The first draft of the pigeonpea genome sequence
(2012) Nagendra K. Singh; Deepak K. Gupta; Pawan K. Jayaswal; Ajay K. Mahato; Sutapa Dutta; Sangeeta Singh; Shefali Bhutani; Vivek Dogra; Bikram P. Singh; Giriraj Kumawat; Jitendra K. Pal; Awadhesh Pandit; Archana Singh; Hukum Rawal; Akhilesh Kumar; G. Rama Prashat; Ambika Khare; Rekha Yadav; Ranjit S. Raje; Mahendra N. Singh; Subhojit Datta; Bashasab Fakrudin; Keshav B. Wanjari; Rekha Kansal; Prasanta K. Dash; Pradeep K. Jain; Ramcharan Bhattacharya; Kishor Gaikwad; Trilochan Mohapatra; R. Srinivasan; Tilak R. Sharma
Pigeonpea (Cajanus cajan) is an important grain legume of the Indian subcontinent, South-East Asia and East Africa. More than eighty five percent of the world pigeonpea is produced and consumed in India where it is a key crop for food and nutritional security of the people.

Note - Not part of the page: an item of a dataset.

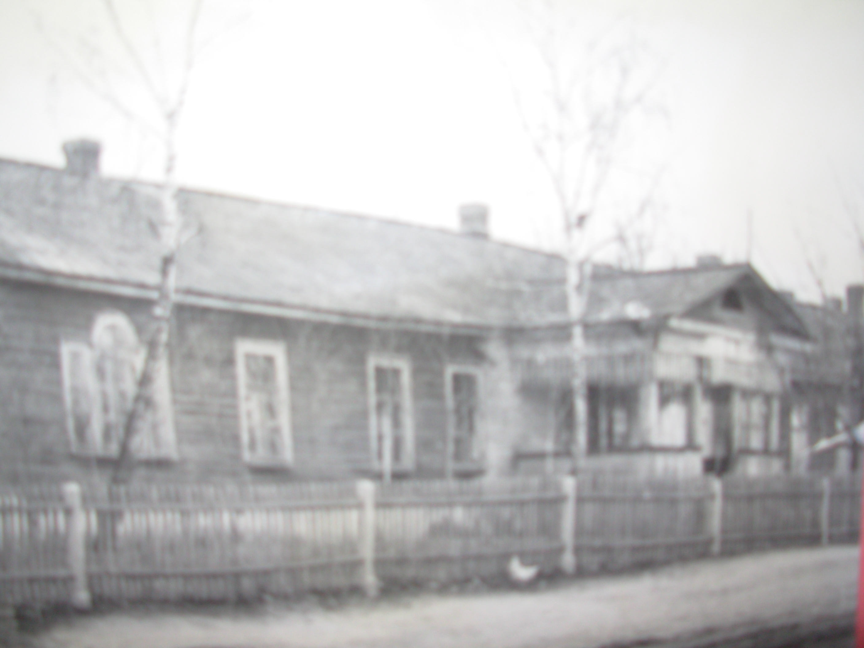 Беларуская (тарашкевіца): Панскі дом у Вусьці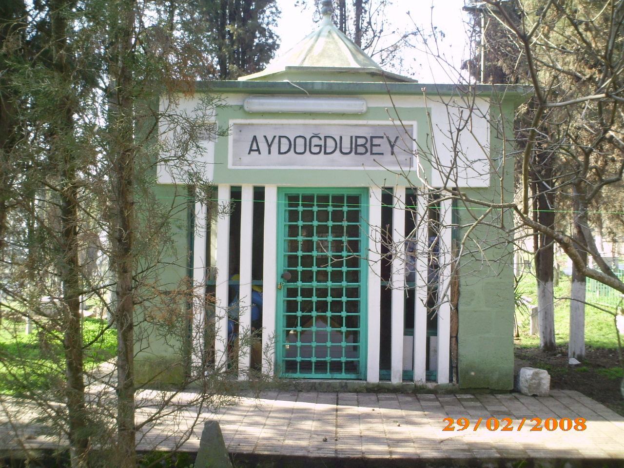 Aydoğdubey türbesi.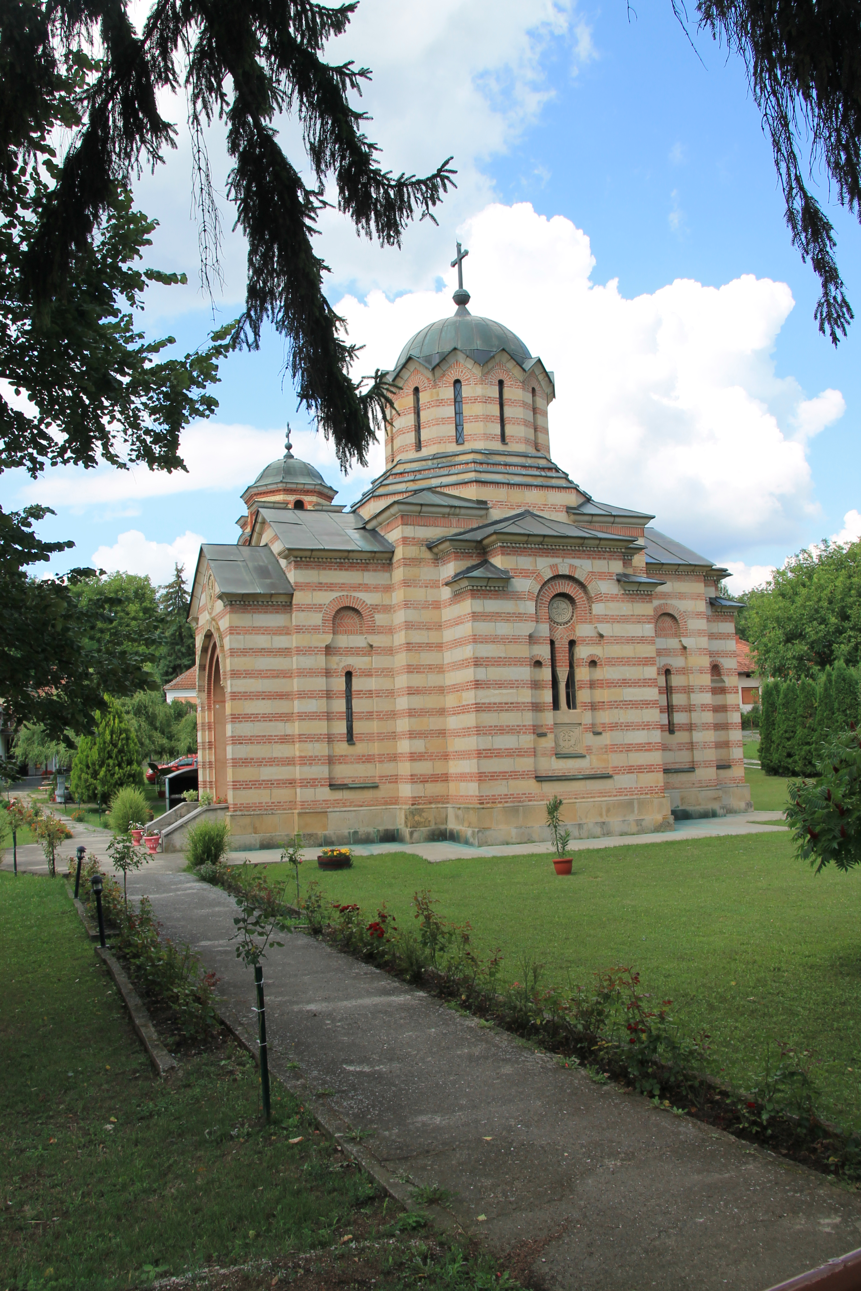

Here we present the first draft of the genome sequence of a popular pigeonpea variety 'Asha'. The genome was assembled using long sequence reads of 454 GS-FLX sequencing chemistry with mean read lengths of >550 bp and >10-fold genome coverage, resulting in 510,809,477 bp of high quality sequence. Total 47,004 protein coding genes and 12,511 transposable elements related genes were predicted. We identified 1,213 disease resistance/defense response genes and 152 abiotic stress tolerance genes in the pigeonpea genome that make it a hardy crop. In comparison to soybean, pigeonpea has relatively fewer number of genes for lipid biosynthesis and larger number of genes for cellulose synthesis. The sequence contigs were arranged in to 59,681 scaffolds, which were anchored to eleven chromosomes of pigeonpea with 347 genic-SNP markers of an intra-species reference genetic map. Eleven pigeonpea chromosomes showed low but significant synteny with the twenty chromosomes of soybean. The genome sequence was used to identify large number of hypervariable 'Arhar' simple sequence repeat (HASSR) markers, 437 of which were experimentally validated for PCR amplification and high rate of polymorphism among pigeonpea varieties. These markers will be useful for fingerprinting and diversity analysis of pigeonpea germplasm and molecular breeding applications. This is the first plant genome sequence completed entirely through a network of Indian institutions led by the Indian Council of Agricultural Research and provides a valuable resource for the pigeonpea variety improvement. © 2011 Society for Plant Biochemistry and Biotechnology.